Frequently asked questions
What does the sigma-delta ADC symbol mean in a schematic?
The sigma-delta ADC symbol represents a high-resolution analogue-to-digital converter that uses oversampling and noise shaping to achieve 16–32-bit resolution. It converts a differential analogue voltage at AIN+ and AIN− into a high-resolution digital word available on DOUT, with DRDY signalling when a valid result is ready.
What does the sigma-delta ADC symbol look like?
The sigma-delta ADC symbol is a labelled rectangular block. Differential analogue inputs AIN+ (ain_p) and AIN− (ain_n) appear on the left side. DOUT (digital data output) and DRDY (data-ready) appear on the right side. Power, clock, and chip-select pins may also be shown. A Σ-Δ notation inside the block identifies the converter architecture.
What is the difference between a sigma-delta ADC and a SAR ADC?
A SAR (successive-approximation register) ADC samples once per conversion using a binary-search algorithm, achieving 8–16-bit resolution at high speed (up to MSPS rates). A sigma-delta ADC oversamples the input at a high rate and digitally filters the result, achieving 16–32-bit resolution at lower data rates (up to tens of kSPS). Sigma-delta is preferred for precision DC and audio measurements; SAR is preferred for fast, moderate-resolution conversions.
What are the AIN+ and AIN− pins on a sigma-delta ADC symbol?
AIN+ is the positive differential analogue input and AIN− is the negative differential analogue input. The ADC measures the voltage difference (AIN+ − AIN−), which rejects common-mode voltages and interference that appear equally on both inputs, enabling accurate measurement of small sensor signals in electrically noisy environments.

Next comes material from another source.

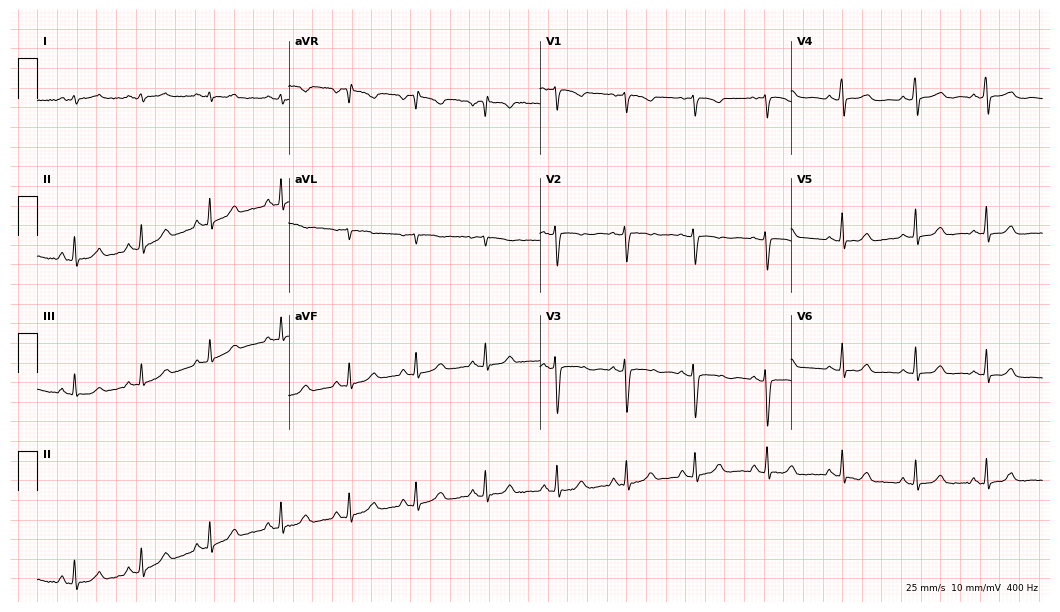
Electrocardiogram (10.2-second recording at 400 Hz), a female, 37 years old. Of the six screened findings (first-degree AV block, right bundle branch block (RBBB), left bundle branch block (LBBB), sinus bradycardia, atrial fibrillation (AF), sinus tachycardia), none is recorded. Other findings, if any, are not listed.

What does the DRDY pin on a sigma-delta ADC do?
DRDY (Data Ready) is an active-low output that asserts low when a complete conversion result is available on DOUT. The host microcontroller must wait for DRDY to go low before initiating an SPI read of the conversion data; reading before DRDY asserts yields the previous result or invalid data.
What resolution does the ADS1256 sigma-delta ADC provide?
The ADS1256 provides 24-bit resolution with an effective number of bits (ENOB) of approximately 23 bits at low data rates (2.5 SPS). At the maximum data rate of 30 000 SPS the ENOB reduces to approximately 20 bits. It includes a programmable gain amplifier (PGA) with gains of 1, 2, 4, 8, 16, 32, and 64.
Why does a sigma-delta ADC need separate analogue and digital power supplies?
Digital switching in the sigma-delta modulator and digital output circuitry generates high-frequency noise on the power supply rails. If the analogue input stage and reference share this noisy supply, the noise is directly added to the measurement, degrading accuracy. Separate AVDD/AGND and DVDD/DGND supply paths, each with local decoupling capacitors, isolate the noise and preserve the ADC's theoretical high resolution.